Raising the crossover will likely cause more issues than solve as it puts even more load on the sub. Those Triton 7's are good down to around 35Hz so a crossover between 60 and 80Hz would be the best.


----------



## tcarcio (Jun 27, 2007)

Did you re calibrate with the surrounds hooked up?


----------



## HIFI (Aug 3, 2011)

tonyvdb said:


> So what are you using for a subwoofer and where is it placed? Raising the crossover will likely cause more issues than solve as it puts even more load on the sub. Those Triton 7's are god down to around 35Hz so a crossover between 60 and 80Hz would be the best.


I have a Revel Subwoofer:
Concerta B:12 It is placed along the wall to the right of the listening area sweet spot. Front is crossed at 80HZ/Center at 80HZ/ Surrounds at 110HZ and surround backs at 100HZ. All of the speakers are set to small. Sub with LFE NOT LFE + Main. I wish I would have written down the settings with three speakers. I usually write it down but it was just a temporary thing. I guess I could try to move the fronts from 80 to 60/


----------



## HIFI (Aug 3, 2011)

tcarcio said:


> Did you re calibrate with the surrounds hooked up?


Yes we did.


----------



## HIFI (Aug 3, 2011)

tonyvdb said:


> So what are you using for a subwoofer and where is it placed? Raising the crossover will likely cause more issues than solve as it puts even more load on the sub. Those Triton 7's are good down to around 35Hz so a crossover between 60 and 80Hz would be the best.

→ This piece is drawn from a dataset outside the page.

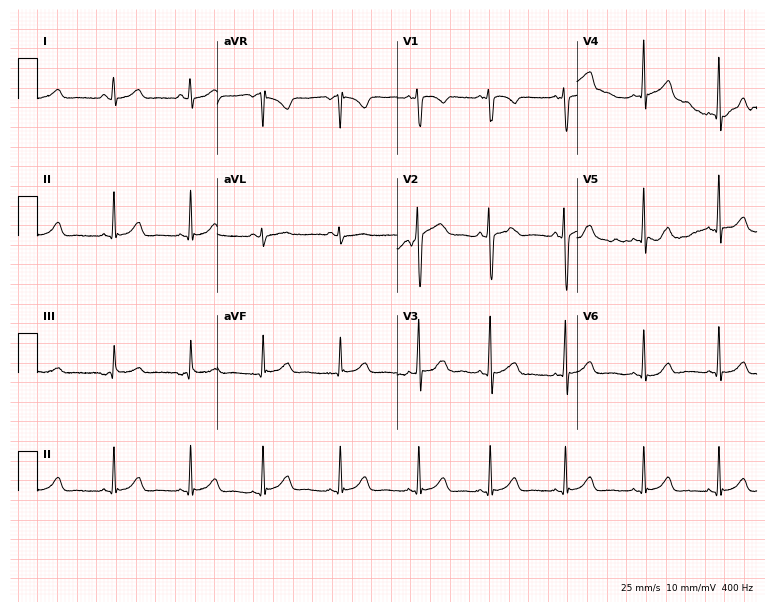
Electrocardiogram, a female patient, 26 years old. Overall reading on record: normal ECG.

Golden Ear suggest 100Hz to 120 HHZ on the surrounds that i have.


----------



## tonyvdb (Sep 5, 2007)

Agreed on the surrounds but dont go that high on your mains.


----------



## HIFI (Aug 3, 2011)

tonyvdb said:


> Agreed on the surrounds but dont go that high on your mains.

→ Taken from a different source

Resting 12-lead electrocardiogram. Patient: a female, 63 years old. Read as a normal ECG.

I just got off the phone with Sandy Gross of Golden Ear. He suggested that I set the 7's at 60 or 50. The center at 60 or 80 and the surrounds at 100 and adjust the sub where you like it. Other options I am thinking of is Fronts to large or move sub to another area. We did a sub crawl before and had another place we could go. Thanks for your help!
HIFI


----------